A brief idea about how to make a digital GPS speedometer using PIC16F877A is demonstrated in this section This can prove an important project especially if you are making an RC helicopter, car, or drone system to measure its real-time speed.
GPS Module Configuration Using USB Interface and SiRFDemo
All GPS modems need to be connected to a computer system including a laptop or desktop or similar to that to verify their output. As the connector specifications are different for different devices, you can make the connections through serial or USB ports and also via Bluetooth. To make it easier for you, we are going to give you a brief explanation of how to configure the GPS modules to get desired output in this section below.
Components Required for Configuration of GPS
- GPS Module
- USB to Serial Converter (If PC has no serial port)
Steps for GPS Module Configuration With USB Interface
- For the configuration of GPS, the first step is downloading and installing the GPS configuration software. Here I have preferred the SiRFDemo software. Before installation please ensure that your system has the basic requirements needed.
- Also, ensure that USB to serial converter driver software has been installed on your system, and then find the COM port from the Device Manager in the control panel.
- Now connect the GPS module to your system using USB serial converter.
- Then open SiRFDemo software and define the COM port and Baud rate as 9600, and then click on the OK button.
- Then open Data source in the Action menu, before that please ensure that the GPS antenna is placed in the open space and not inside the building.

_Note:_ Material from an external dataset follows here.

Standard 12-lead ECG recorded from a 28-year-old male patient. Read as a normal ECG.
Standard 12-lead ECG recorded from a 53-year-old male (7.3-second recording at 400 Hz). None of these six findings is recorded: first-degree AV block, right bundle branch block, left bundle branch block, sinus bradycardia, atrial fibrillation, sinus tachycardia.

- Then you can see latitude and longitude values on the window as shown in the snapshot above.
- Now click on ‘Switch to SiRF Protocol’ in the Action menu as shown below.
- Then click ‘Switch to NMEA Protocol’ in the Action menu as shown in the figure below.

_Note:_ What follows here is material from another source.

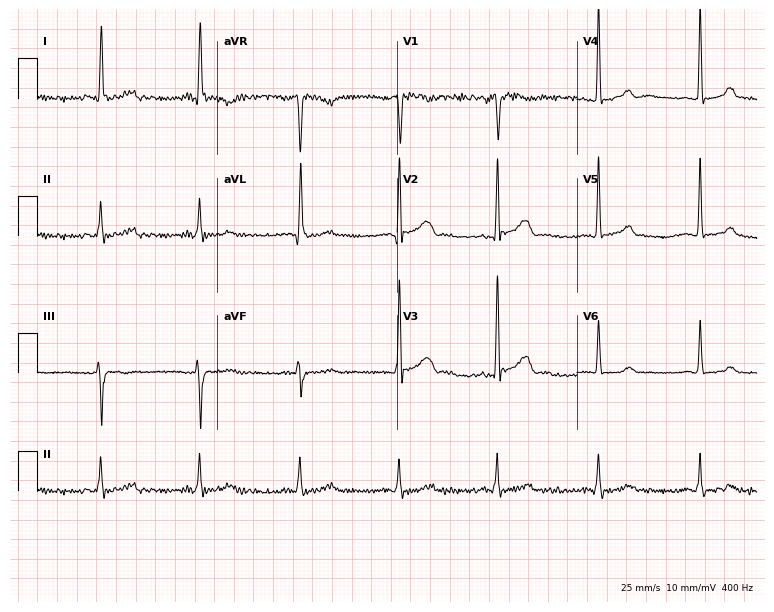
12-lead ECG (7.3-second recording at 400 Hz) from a 42-year-old male. Screened for six findings — first-degree AV block, right bundle branch block, left bundle branch block, sinus bradycardia, atrial fibrillation, sinus tachycardia — none is recorded. Other findings, if any, are not listed.
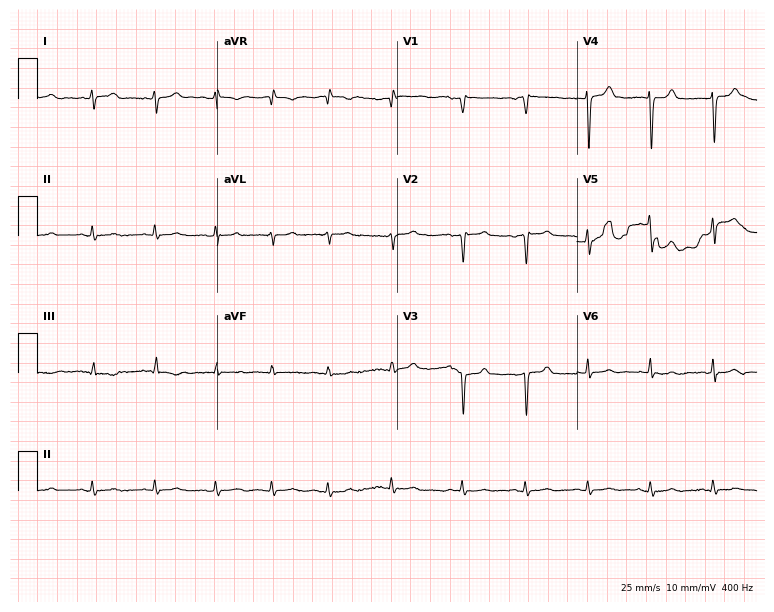
12-lead ECG from a male patient, 81 years old (7.3-second recording at 400 Hz). No first-degree AV block, right bundle branch block, left bundle branch block, sinus bradycardia, atrial fibrillation or sinus tachycardia recorded for this tracing. Only these six findings were labelled.

- Now enable or disable the required NMEA sentences on’ NMEA Setup’ and then click on Send button.
- Now your GPS module is restarted with configured values.
- You can also enable VTG using this command “$PSRF103,05,00,01,01*20″.
Now, we hope you have seen how easier it is to configure the GPS modem with your computer.
In this article, we have discussed the program of interfacing the GPS receiver with 8051, the system configuration of GPS using SiRFDemo software, and a brief idea about how to make a digital GPS speedometer using PIC16F877A. So, we hope now you understand how easily you can make a GPS receiver by following the given methods.
Especially, if you are working on a GPS interface engineering project, then this article will help you a lot in your project report. Moreover, you can make your own GPS devices and configure them according to your own preferences.